More Looking in the Rear View Mirror --
Single-stack No Frame Example:
6801
Not much to say that I haven't already said. We've seen frameless for the 6800, both the single-stack frameless discipline of one chapter back and the split-stack frameless discipline that we just finished. I'm not sure but what I should leave the 6801, 6809, and 68000 versions as exercises for the interested reader, but I'm a sucker for easy puzzles, so I'll post them anyway. There are plenty of things an interested reader can think of to try for him- or herself.
One thing to pay attention to as you go through is the fact that I have left the utility routines out. Doing them in-line is not that much more code than a JSR, and I didn't want to hide what's going on. That's how much of an improvement the 6801 is over the 6800.
The down side of doing it in-line (by hand) is that there are more opportunities for mistakes.
* 16-bit addition as example of single-stack no frame discipline on 6801,
* with test code
* Joel Matthew Rees, October, November 2024
*
OPT 6801
NATWID EQU 2 ; 2 bytes in the CPU's natural integer
*
*
* Blank line will end assembly.
ORG $80 ; MDOS says this is a good place for usr stuff.
*
ENTRY JMP START
NOP ; Just want even addressed pointers for no reason.
NOP ; bumper
NOP ; 6 bytes to this point.
SSAVE RMB 2 ; a place to keep S so we can return clean
RMB 4 ; bumper
* All of the pseudo-registers must be saved and restored on context switch,
* cannot be accessed during interrupt service.

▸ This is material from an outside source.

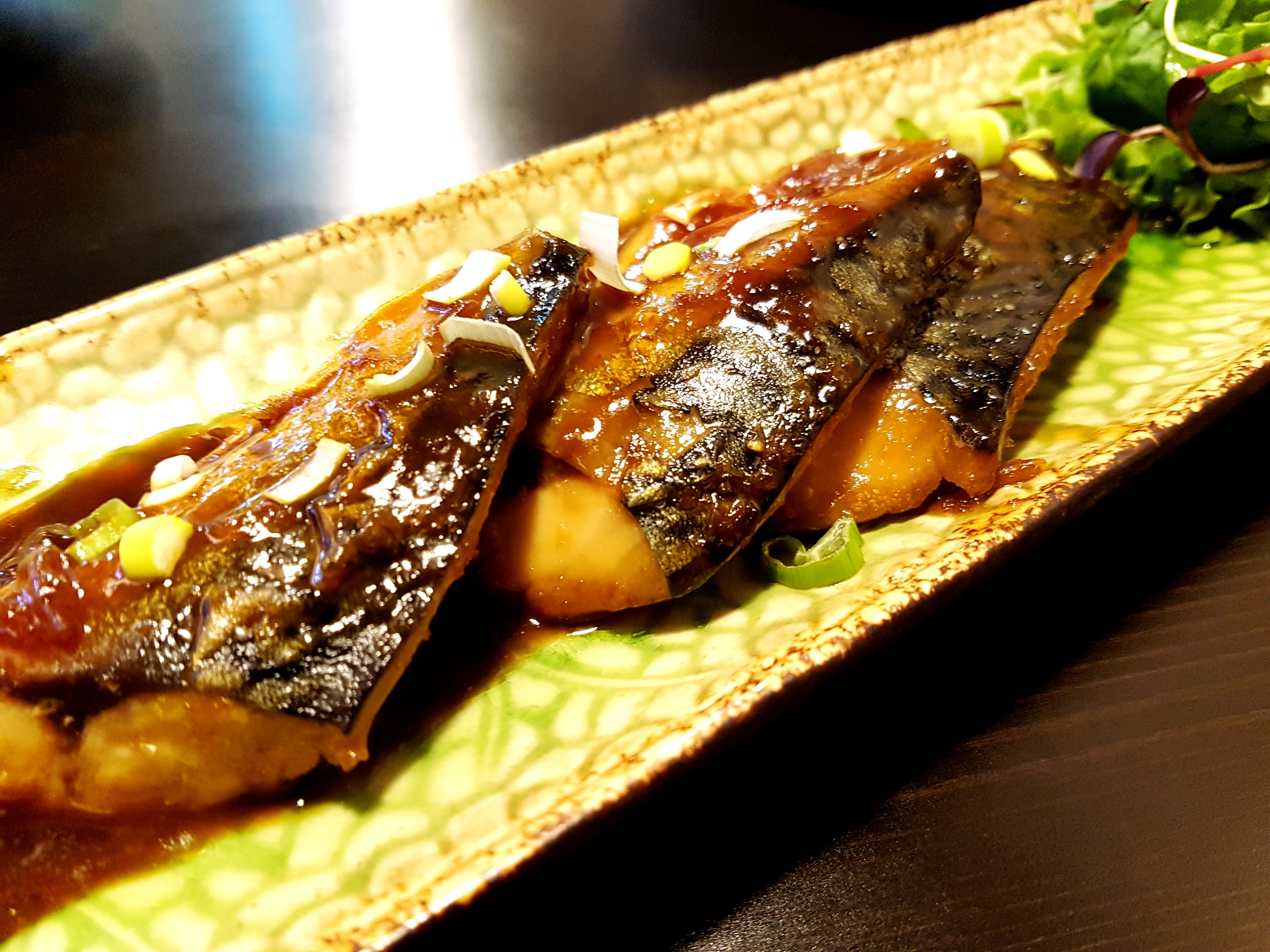 고등어 된장조림

XWORK RMB 2 ; For saving an index register temporarily
DWORK RMB 2 ; For saving D temporarily
LB_BASE RMB 2 ; For process local variables
HPPTR RMB 2 ; heap pointer (not yet managed)
HPALL RMB 2 ; heap allocation pointer
HPLIM RMB 2 ; heap limit
* End of pseudo-registers
RMB 4 ; bumper
GAP1 RMB 2 ; Mark the bottom of the gap
*
*
*
ORG $2000 ; Give the DP room.
LB_ADDR RMB 4 ; a little bumper space
FINAL RMB 4 ; 32-bit Final result in DP variable (to show we can)
FINALX EQU 4
RMB 4 ; buffer
STKLIM RMB 192 ; roughly 16 to 20 levels of call
STKLIMX EQU FINALX+8
STKBAS RMB 4 ; for canary return
STKBASX EQU STKLIMX+192
STKFAK RMB 2 ; fake frame pointer, self-link
STKFAKX EQU STKBASX+4 ; 6801 is post-dec (post-store-decrement) push
STKBMP RMB 4 ; a little bumper space
STKBMPX EQU STKFAKX+2 ; But we are going to init S through X
*
* My assembler limits RMBs to $100 long, so we'll use a different way.
HBASE RMB 1 ; $1024 or something ; Not using or managing heap yet.
HBASEX EQU STKBMPX+4
*HLIM RMB 4 ; bumper
*HLIMX EQU HBASEX+$100 ; 1024
*
*
ORG $3000
CDBASE JMP ERROR ; more bumpers
NOP
INISTK LDX #LB_ADDR ; set up process local space
STX LB_BASE ; local space functional
LDD LB_BASE ; bootstrap own stack
ADDD #STKBASX
STD XWORK ; avoid using BIOS stack
LDX XWORK ; ready own stack pointer
*
PULA ; pop real return address
PULB
STS SSAVE ; save stack pointer from monitor ROM
TXS ; move to our own stack (let TXS convert it)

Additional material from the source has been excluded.